● **What you need to do**: Take the listing below and write it out again exactly, skipping any picture that it holds.

● **Dataset entries**:
* * * *

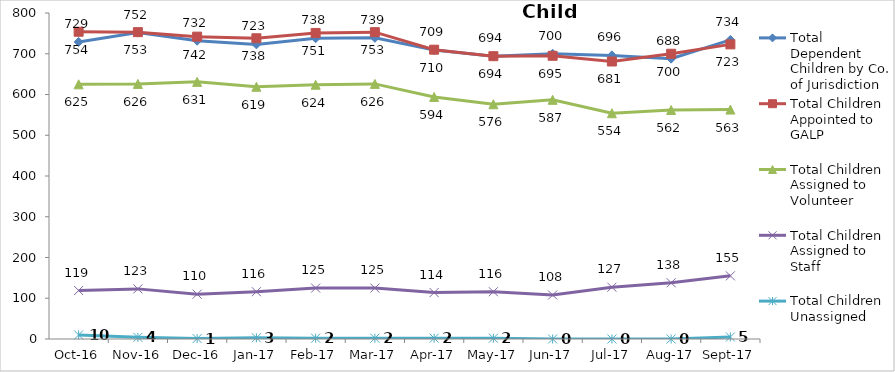
| Category | Total Dependent Children by Co. of Jurisdiction | Total Children Appointed to GALP | Total Children Assigned to Volunteer | Total Children Assigned to Staff | Total Children Unassigned |
|---|---|---|---|---|---|
| 2016-10-01 | 729 | 754 | 625 | 119 | 10 |
| 2016-11-01 | 752 | 753 | 626 | 123 | 4 |
| 2016-12-01 | 732 | 742 | 631 | 110 | 1 |
| 2017-01-01 | 723 | 738 | 619 | 116 | 3 |
| 2017-02-01 | 738 | 751 | 624 | 125 | 2 |
| 2017-03-01 | 739 | 753 | 626 | 125 | 2 |
| 2017-04-01 | 709 | 710 | 594 | 114 | 2 |
| 2017-05-01 | 694 | 694 | 576 | 116 | 2 |
| 2017-06-01 | 700 | 695 | 587 | 108 | 0 |
| 2017-07-01 | 696 | 681 | 554 | 127 | 0 |
| 2017-08-01 | 688 | 700 | 562 | 138 | 0 |
| 2017-09-01 | 734 | 723 | 563 | 155 | 5 |

* * * *

● **Exercise result**:
| Category | Total Dependent Children by Co. of Jurisdiction | Total Children Appointed to GALP | Total Children Assigned to Volunteer | Total Children Assigned to Staff | Total Children Unassigned |
|---|---|---|---|---|---|
| 2016-10-01 | 729 | 754 | 625 | 119 | 10 |
| 2016-11-01 | 752 | 753 | 626 | 123 | 4 |
| 2016-12-01 | 732 | 742 | 631 | 110 | 1 |
| 2017-01-01 | 723 | 738 | 619 | 116 | 3 |
| 2017-02-01 | 738 | 751 | 624 | 125 | 2 |
| 2017-03-01 | 739 | 753 | 626 | 125 | 2 |
| 2017-04-01 | 709 | 710 | 594 | 114 | 2 |
| 2017-05-01 | 694 | 694 | 576 | 116 | 2 |
| 2017-06-01 | 700 | 695 | 587 | 108 | 0 |
| 2017-07-01 | 696 | 681 | 554 | 127 | 0 |
| 2017-08-01 | 688 | 700 | 562 | 138 | 0 |
| 2017-09-01 | 734 | 723 | 563 | 155 | 5 |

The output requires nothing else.